• Stored data entries:
== Segment start ==
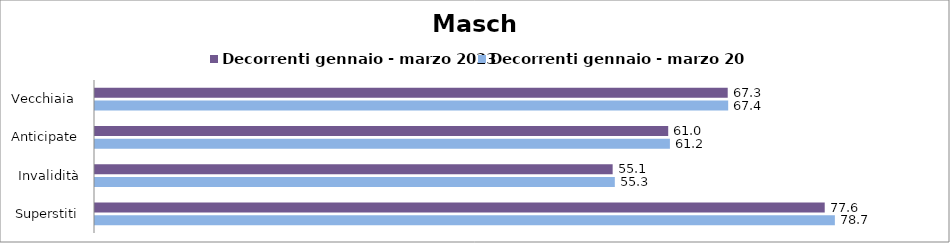
| Category | Decorrenti gennaio - marzo 2023 | Decorrenti gennaio - marzo 2024 |
|---|---|---|
| Vecchiaia  | 67.31 | 67.36 |
| Anticipate | 60.98 | 61.16 |
| Invalidità | 55.07 | 55.3 |
| Superstiti | 77.63 | 78.71 |
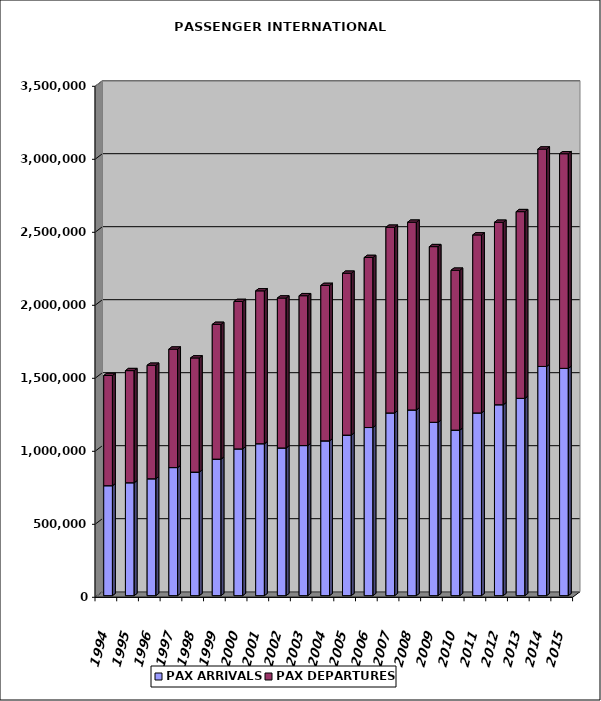
| Category | PAX ARRIVALS | PAX DEPARTURES |
|---|---|---|
| 1994.0 | 753040 | 754601 |
| 1995.0 | 773275 | 767859 |
| 1996.0 | 800500 | 777202 |
| 1997.0 | 877037 | 811393 |
| 1998.0 | 846092 | 781834 |
| 1999.0 | 935030 | 922715 |
| 2000.0 | 1005051 | 1009593 |
| 2001.0 | 1040545 | 1046908 |
| 2002.0 | 1011462 | 1026911 |
| 2003.0 | 1027767 | 1026478 |
| 2004.0 | 1060064 | 1064434 |
| 2005.0 | 1099516 | 1108560 |
| 2006.0 | 1151395 | 1164626 |
| 2007.0 | 1251308 | 1271711 |
| 2008.0 | 1271776 | 1285900 |
| 2009.0 | 1187233 | 1203072 |
| 2010.0 | 1133704 | 1094976 |
| 2011.0 | 1251433 | 1219070 |
| 2012.0 | 1307537 | 1249551 |
| 2013.0 | 1351378 | 1278590 |
| 2014.0 | 1569814 | 1488894 |
| 2015.0 | 1556788 | 1469732 |
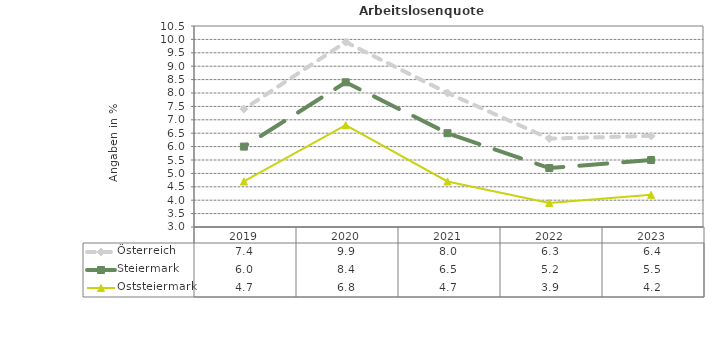
| Category | Österreich | Steiermark | Oststeiermark |
|---|---|---|---|
| 2023.0 | 6.4 | 5.5 | 4.2 |
| 2022.0 | 6.3 | 5.2 | 3.9 |
| 2021.0 | 8 | 6.5 | 4.7 |
| 2020.0 | 9.9 | 8.4 | 6.8 |
| 2019.0 | 7.4 | 6 | 4.7 |
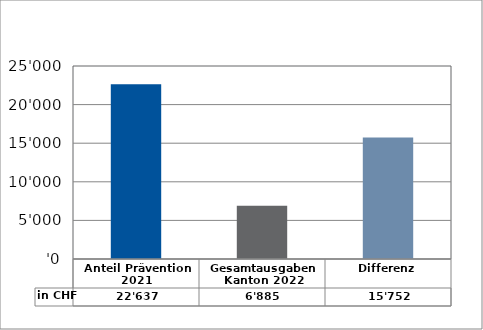
| Category | in CHF |
|---|---|
| Anteil Prävention 2021

 | 22637 |
| Gesamtausgaben Kanton 2022
 | 6885 |
| Differenz | 15752 |
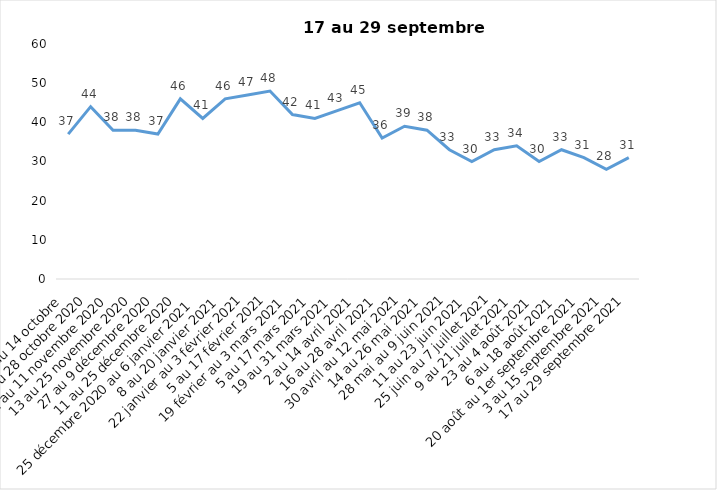
| Category | Toujours aux trois mesures |
|---|---|
| 2 au 14 octobre  | 37 |
| 16 au 28 octobre 2020 | 44 |
| 30 octobre au 11 novembre 2020 | 38 |
| 13 au 25 novembre 2020 | 38 |
| 27 au 9 décembre 2020 | 37 |
| 11 au 25 décembre 2020 | 46 |
| 25 décembre 2020 au 6 janvier 2021 | 41 |
| 8 au 20 janvier 2021 | 46 |
| 22 janvier au 3 février 2021 | 47 |
| 5 au 17 février 2021 | 48 |
| 19 février au 3 mars 2021 | 42 |
| 5 au 17 mars 2021 | 41 |
| 19 au 31 mars 2021 | 43 |
| 2 au 14 avril 2021 | 45 |
| 16 au 28 avril 2021 | 36 |
| 30 avril au 12 mai 2021 | 39 |
| 14 au 26 mai 2021 | 38 |
| 28 mai au 9 juin 2021 | 33 |
| 11 au 23 juin 2021 | 30 |
| 25 juin au 7 juillet 2021 | 33 |
| 9 au 21 juillet 2021 | 34 |
| 23 au 4 août 2021 | 30 |
| 6 au 18 août 2021 | 33 |
| 20 août au 1er septembre 2021 | 31 |
| 3 au 15 septembre 2021 | 28 |
| 17 au 29 septembre 2021 | 31 |
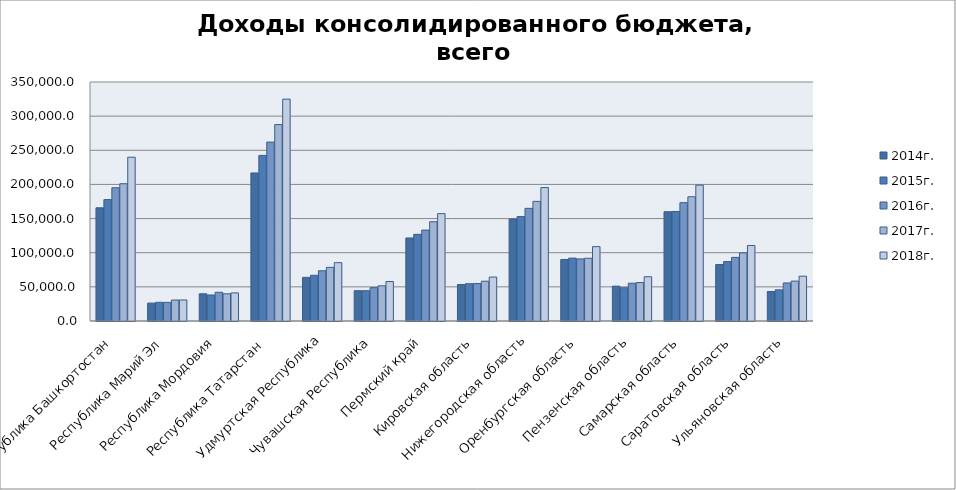
| Category | 2013г. | 2014г. | 2015г. | 2016г. | 2017г. | 2018г. |
|---|---|---|---|---|---|---|
| Республика Башкортостан |  | 165755.975 | 177799.731 | 195173.998 | 201001.232 | 239885.648 |
| Республика Марий Эл |  | 26196.802 | 27378.664 | 27269 | 30692.772 | 30821.582 |
| Республика Мордовия |  | 39876.319 | 38063.979 | 42063 | 39853.418 | 41149.412 |
| Республика Татарстан  |  | 216813.64 | 242485.595 | 261982.204 | 287664.017 | 324919.328 |
| Удмуртская Республика |  | 63927.494 | 66931.789 | 73564.348 | 78505.848 | 85440.62 |
| Чувашская Республика |  | 44382.275 | 44363.726 | 48793.885 | 51497.202 | 57790.513 |
| Пермский край |  | 121602.225 | 126934.175 | 133107.431 | 145352.92 | 157250.75 |
| Кировская область |  | 53375.291 | 54608.948 | 54841.679 | 58268.922 | 64349.12 |
| Нижегородская область |  | 149325.321 | 152928.485 | 164959.853 | 175161.393 | 195412.892 |
| Оренбургская область |  | 90088.784 | 92140.994 | 90903.019 | 91871.303 | 108900.738 |
| Пензенская область |  | 51047.262 | 48652.915 | 55321.165 | 56326.201 | 64808.761 |
| Самарская область |  | 160080.011 | 160370.168 | 173301.818 | 181960.149 | 198965.461 |
| Саратовская область |  | 82709.632 | 86999.324 | 93142.717 | 99722.286 | 110567.076 |
| Ульяновская область |  | 43186.141 | 45641.188 | 55717.059 | 58438.819 | 65613.193 |
== Segment end ==
• Problem requirements: In the data above, copy every line where the string "mars" appears.

• Exercise solution:
| 19 février au 3 mars 2021 | 42 |
| 5 au 17 mars 2021 | 41 |
| 19 au 31 mars 2021 | 43 |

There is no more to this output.